As for myself, I have several paradoxes that I'm a fan of.
Schrodinger's Cat:
A cat, along with a flask containing a poison and a radioactive source, is placed in a sealed box shielded against environmentally induced quantum decoherence. If an internal Geiger counter detects radiation, the flask is shattered, releasing the poison that kills the cat. The Copenhagen interpretation of quantum mechanics implies that after a while, the cat is simultaneously alive and dead. Yet, when we look in the box, we see the cat either alive or dead, not both alive and dead.
Maxwell's Demon:
Imagine a container divided into two parts, A and B. Both parts are filled with the same gas at equal temperatures and placed next to each other. Observing the molecules on both sides, an imaginary demon guards a trapdoor between the two parts. When a faster-than-average molecule from A flies towards the trapdoor, the demon opens it, and the molecule will fly from A to B. The average speed of the molecules in B will have increased while in A they will have slowed down on average.
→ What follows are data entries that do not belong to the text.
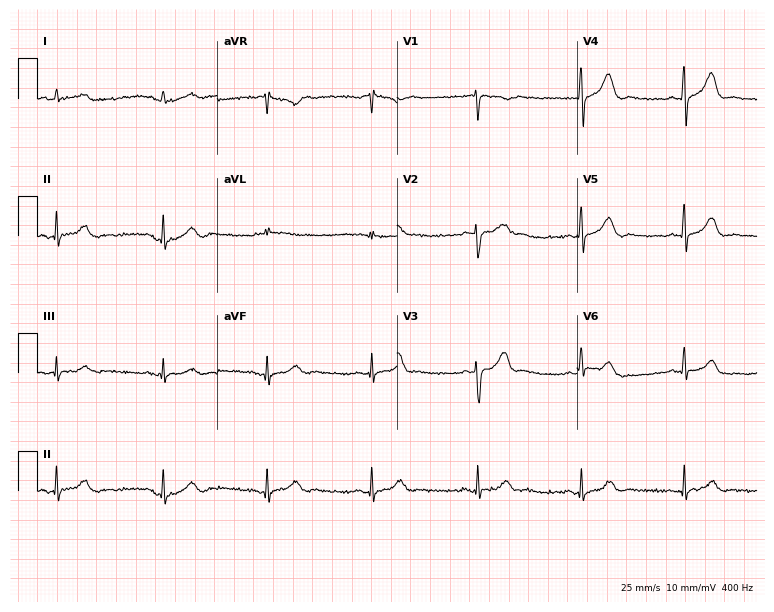
Resting 12-lead electrocardiogram. Patient: a 70-year-old male. None of these six findings is recorded: first-degree AV block, right bundle branch block (RBBB), left bundle branch block (LBBB), sinus bradycardia, atrial fibrillation (AF), sinus tachycardia.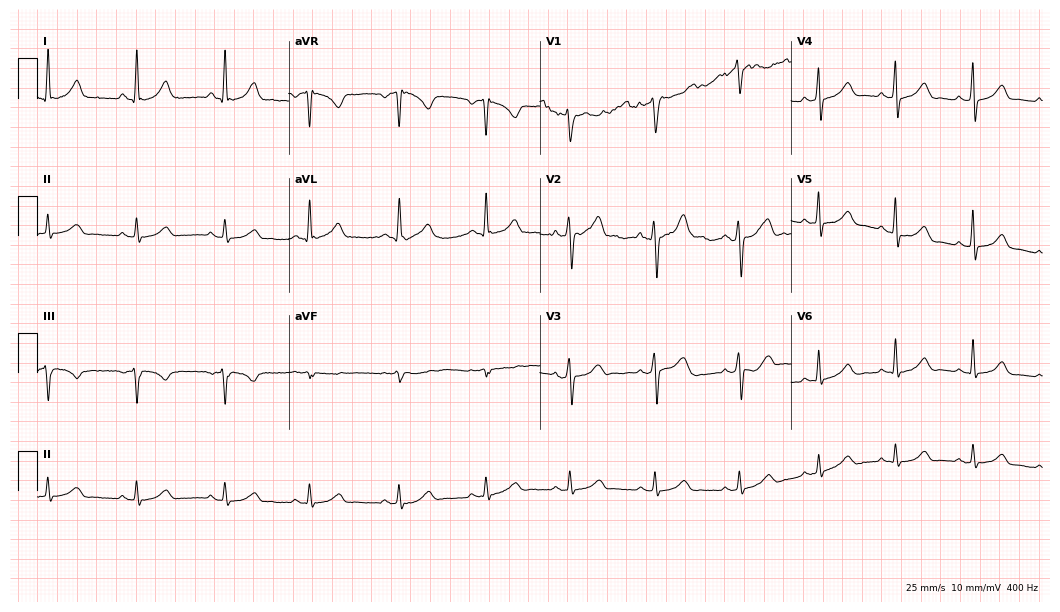
Standard 12-lead ECG recorded from a 43-year-old male patient. None of these six findings is recorded: first-degree AV block, right bundle branch block (RBBB), left bundle branch block (LBBB), sinus bradycardia, atrial fibrillation (AF), sinus tachycardia.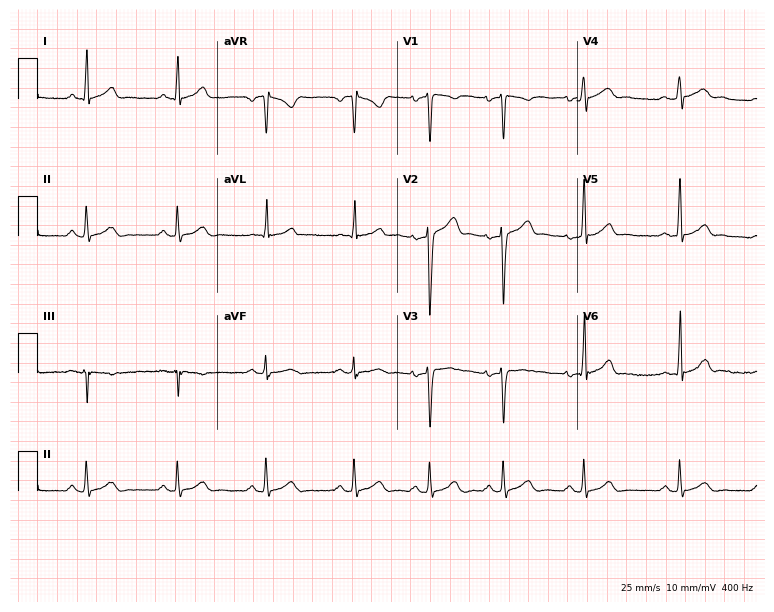
ECG — a male patient, 22 years old. Labelled as a normal ECG.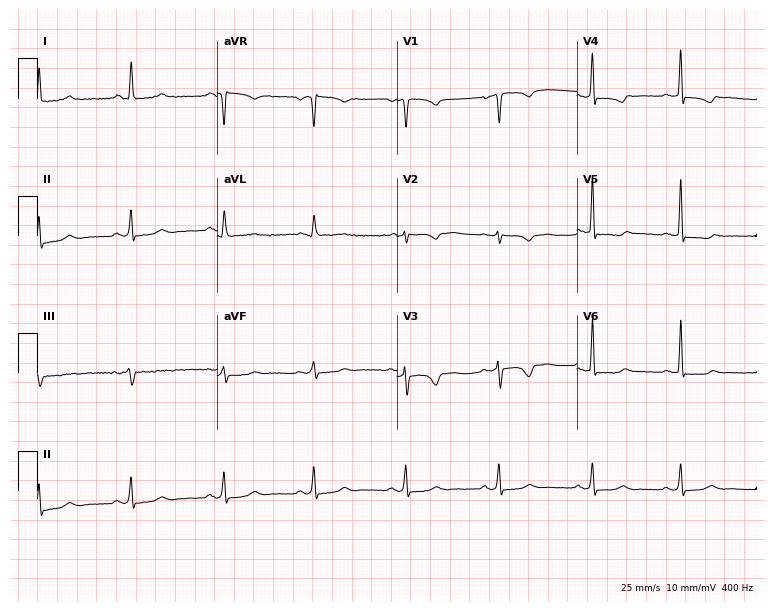
12-lead ECG from a female, 75 years old (7.3-second recording at 400 Hz). No first-degree AV block, right bundle branch block, left bundle branch block, sinus bradycardia, atrial fibrillation or sinus tachycardia recorded for this tracing. Other findings, if any, are not listed.

Since average molecular speed corresponds to temperature, the temperature decreases in A and increases in B, contrary to the second law of thermodynamics.
The Monty Hall Problem (my personal favorite, though it's technically not a paradox since it's a conditional probability problem with a solution, but thinking about the solution itself is counter-intuitive so it SEEMS like a paradox):
Suppose you're on a game show, and you're given the choice of three doors: Behind one door is a car; behind the others, goats. You pick a door, say No. 1, and the host, who knows what's behind the doors, opens another door, say No. 3, which has a goat. He then says to you, "Do you want to pick door No. 2?" Is it to your advantage to switch your choice?
Answer to above problem is that, statistically speaking, you should ALWAYS switch because your probability of winning increases from 1/3 to 2/3.
Bankai231
05-10-2010, 06:26 PM
Thought of the Grandfather PAradox so many times its unbelievable.